1. Pencegahan Primer
Usaha pencegahan primer terhadap terjadinya dissabilitas intelektual
dapat dilakukan dengan:
a. Pendidikan kesehatan pada masyarakat. b. Perbaikan keadaan sosial-
ekonomi.
b. Konseling genetik.
c. Tindakan kedokteran, antara lain:
1) Perawatan prenatal dengan baik;
2) Pertolongan persalinan yang baik;
3) Pencegahan kehamilan usia sangat muda (usia ibu kurang dari
20 tahun) dan terlalu tua (usia ibu lebih dari 46 tahun).
2. Pencegahan Sekunder
Pencegahan sekunder terhadap terjadinya dissabilitas intelektual dapat
dilakukan dengan diagnosis dan pengobatan dini peradangan otak dan
gangguan lainnya.

F. Penanganan Anak dengan Difabilitas


Penanganan terhadap penderita difabilitas bukan hanya tertuju pada
penderita saja, melainkan juga pada orang tuanya. Siapapun orangnya pasti
memiliki beban psiko-sosial yang tidak ringan jika anaknya menderita
retardasi mental, apalagi jika masuk kategori yang berat dan sangat berat.
Oleh karena itu agar orang tua dapat berperan secara baik dan benar maka
mereka perlu memiliki kesiapan psikologis dan teknis. Untuk itulah maka
mereka perlu mendapatkan layanan konseling. Konseling dilakukan secara
fleksibel dan pragmatis dengan tujuan agar orang tua penderita mampu
mengatasi bebab psiko-sosial pada dirinya terlebih dahulu.

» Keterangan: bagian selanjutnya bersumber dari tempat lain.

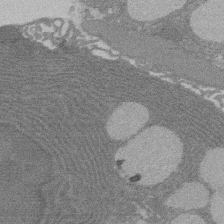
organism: Rat
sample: Salivary granule

Untuk mendiagnosis difabilitas dengan tepat, perlu diambil anamnesis
dari orang tua dengan teliti mengenai: kehamilan, persalinan, dan
pertumbuhan serta perkembangan anak. Dan bila perludilakukan pemeriksaan
laboratorium.
1. Pentingnya Pendidikan dan Latihan untuk Penderita Difabilitas
a. Latihan untuk mempergunakan dan mengembangkan kapasitas yang
dimiliki dengan sebaik-baiknya.
b. Pendidikan dan latihan diperlukan untuk memperbaiki sifat-sifat yang
salah.
c. Dengan latihan maka diharapkan dapat membuat keterampilan
berkembang, sehingga ketergantungan pada pihak lain menjadi
berkurang atau bahkan hilang. Melatih penderita retardasi mental
pasti lebih sulit dari pada melatih anak normal antara lain karena
perhatian penderita retardasi mental mudah terinterupsi. Untuk
mengikat perhatian merekatindakan yang dapat dilakukan adalah
dengan merangsang indera.
2. Jenis-jenis Latihan untuk Penderita Dissabilitas Intelektual
Menurut Maramis, ada beberapa jenis latihan yang dapat diberikan
kepada penderita dissabilitas intelektual, yaitu:
a. Latihan di rumah: belajar makan sendiri, membersihkan badan dan
berpakaian sendiri.
b. Latihan di sekolah: belajar keterampilan untuk sikap sosial.
c. Latihan teknis: latihan diberikan sesuai dengan minat dan jenis
kelamin penderita.
d. Latihan moral: latihan berupa pengenalan dan tindakan mengenai
hal-hal yang baik dan buruk secara moral.